Warning: long-winded post ahead

I have a question for anyone who would like to take a stab at it. What has/had/does motivate you in your relationship with your SO? Be it marriage, dating, fck buddy, etc, etc; what were the beliefs, reasons, the how's, why's and therefore's for your current situation?

I'll give ya a bit of background on myself. Typical situation, parents divorced when i was 7, mom had custody, remarried when i was 11, raised in a strict pentacostal home (i.e. mandatory church, xtian & home school).

I guess, for me, this could have layed the foundation for my less than stellar choices in women later on, starting from when i was 17 until i was 25. Fast forward to today, i will be graduating in May with a degree in Network Administration, i have 2 jobs(intern with a gov't agency in their IT dept and do some contract work on the side for a bit o pocket money), i keep myself fairly busy with my hobbies. Basically, in the past couple of years, with me going back to school, I have been getting real with myself on some personal issues, and in the process have found my sense of self, which my religous upbringing failed to offer me.

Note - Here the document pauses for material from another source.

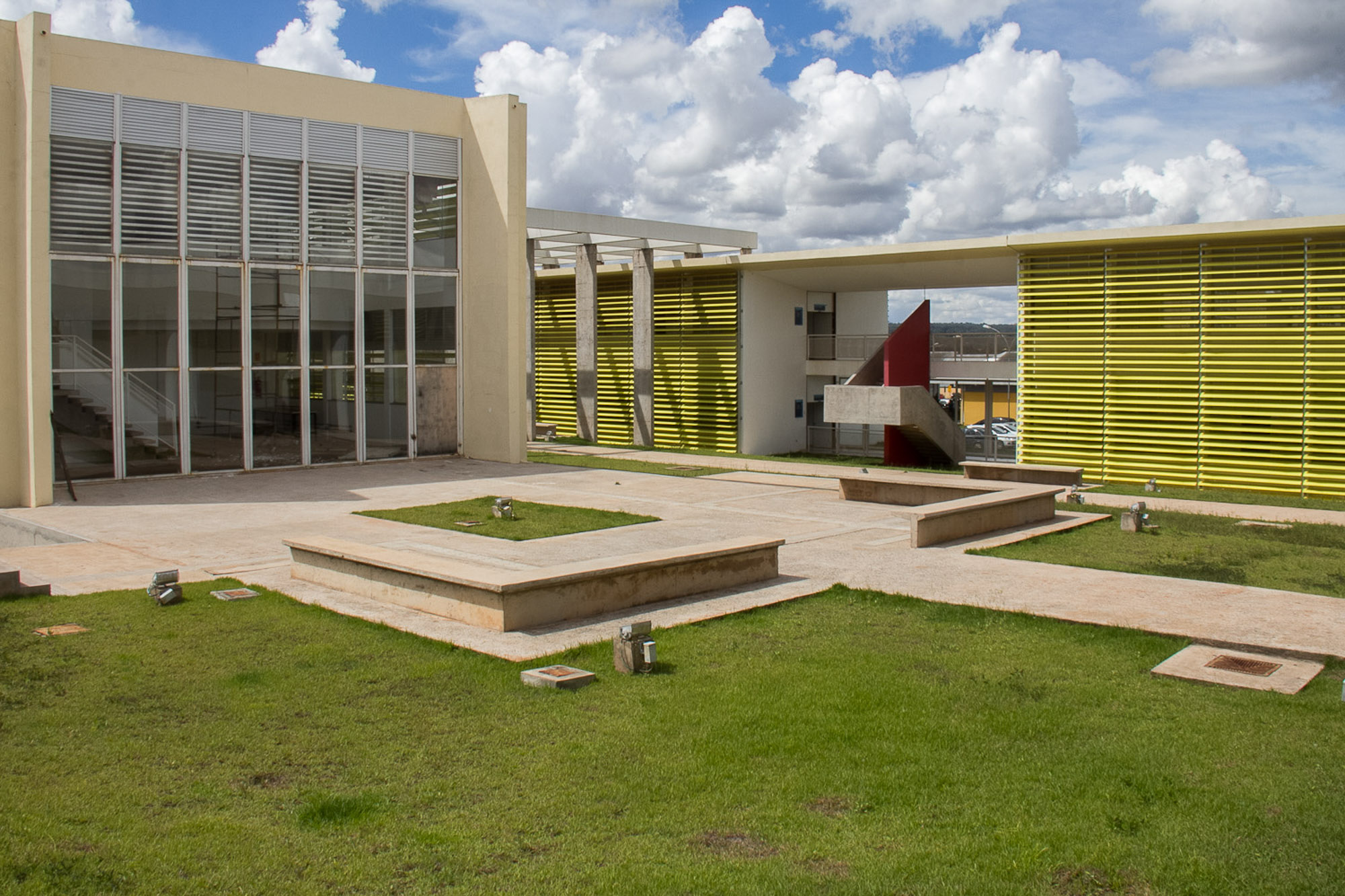 Foto: Luis Gustavo Prado

It would be nice, i think, to be able to include someone(s) in what i am doing in my life right now, but how shall i say this, the desire is flacid at best. This might be "paralysis by analysis" as it were, but have studied a bit of Maslow's Hierarchy of needs. For example, high up in the list is school, work, jamming, working out, chill time, and everything else is like barely hanging on to that list.

I love being single! I enjoy the freedom of being responsible only for myself, but i do admit, i do get abit lonely at times, but when i look at where i have come from and what i have accomplished in the past couple of years, i quicly feel better.

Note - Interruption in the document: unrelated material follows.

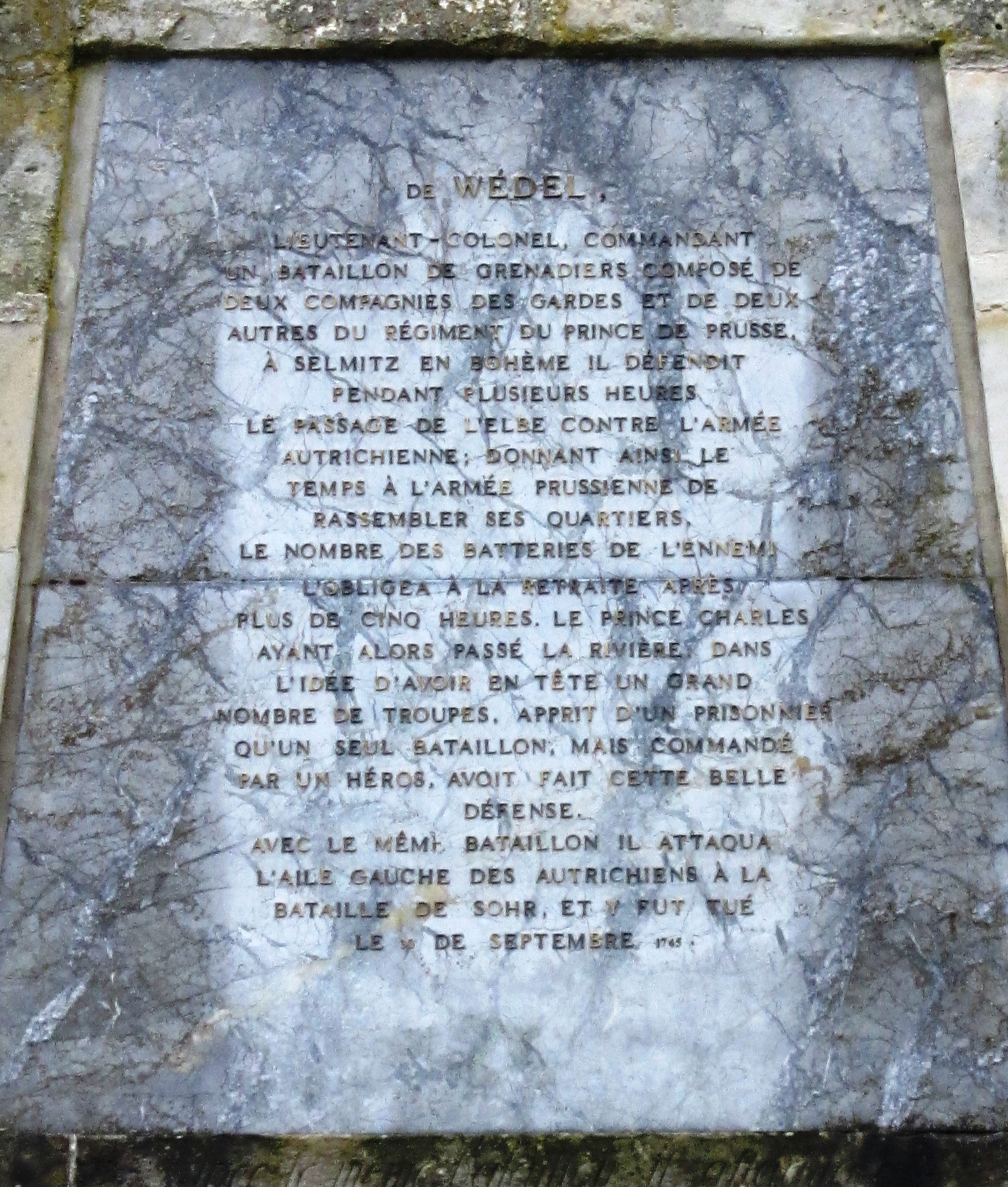 Ehrentafel für Georg Vivigenz von Wedel (1710-1745) am Obelisken in Rheinsberg

How much wood could a woodchuck chuck if a woodchuck could chuck wood? Just seeing if you were still reading! LOL

I used to be somewhat needy when it came to women, seeking validation and what not, textbook AFC material, if you will. But now, i'm like "Eh!?!?" or "if you are into me, cool, if not, thats cool as well". Guess what i am trying to say through all of this is that I have put all of my motivation and passion into school, work, and myself, but when it comes to anything else, it's just not there. What motivates you, what are your reasons for relating to other people (either in a friendship, casual or non sexual or sexual). I've done alot of soul-searching about alot of things, and have gotten answers, but on this, i got nuthin'. Thanks for reading and or replying.